Understand that bullies are losers, and they cannot survive in a meritocracy. They have no redeeming characteristics and no real personalities nor qualities. So, in being the weak and pathetic losers they really are, bullies tap into the only power they have left- their last resort, and they make a last-ditch effort to preserve their fragile egos.

They select a person to target and say something mean and hurtful. If that person is you, you’re naturally shocked at first and you feel off balance. Next the shock wears off and you begin feeling the pain in your heart.

If you’re a target, chances are really good that you’re a decent person and you’ve been raised with morals. You’ve been taught to treat others as you yourself would want others to treat you. And like any good person, you won’t be able to understand how or why people would be so mean-spirited and vicious to another person.
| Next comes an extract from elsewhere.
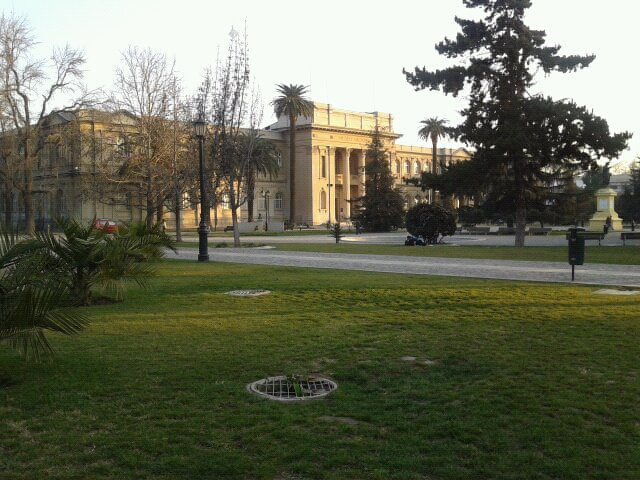 Museo Nacional de Historia Natural This is a photo of a national monument in Chile: 879

After having this happen to you for so long, you wonder, “Was it something I said? Something I did that rubbed them the wrong way?”

You then begin developing negative thoughts because others have made you feel completely worthless and useless. But!

Realize that this is a trap and if you’re not careful, you will fall into the habit of demeaning yourself. Instead, make a promise to yourself and keep it. Promise yourself that you will no longer let someone else define you. Promise yourself that you will no longer let another person decide your worth, that you will never allow other people to decide your successes or failures, or what your capabilities are.

It’ll be hard at first. But make a conscious, intentional, and concerted effort not to value the opinions and insults of a bully. Understand that you have no control over other peoples’ actions, behaviors, nor opinions. If they have a problem with you, it’s their problem, not yours.

Many of my classmates would come out and tell me, “You know what? I’ve got a real problem with you…” They had a problem alright, that much was true. But their problem wasn’t my problem.

Understand that people only look down on you to make themselves look and feel superior, and to bring you down to their level. Realize that people look down on you to conceal their own jealousy, emotional/mental instability, low self-esteem, and insecurity.

Here’s another reason people look down on you. Because it works for them- makes them feel powerful. It works because you give them validity by placing too much value to their opinions. If you didn’t, why else would you give their childish behavior and petty insults any energy at all?

You owe it to yourself to learn and see what’s behind the mask of superiority. You must see through the facades that bullies put up. And once you do, it will no longer bother you when people look down on you. In fact, you might even see the hilarity in your bullies’ collective fakery, and give them a scoff and a horselaugh as you walk past them. Now that’s the way to take the wind right out of their sails!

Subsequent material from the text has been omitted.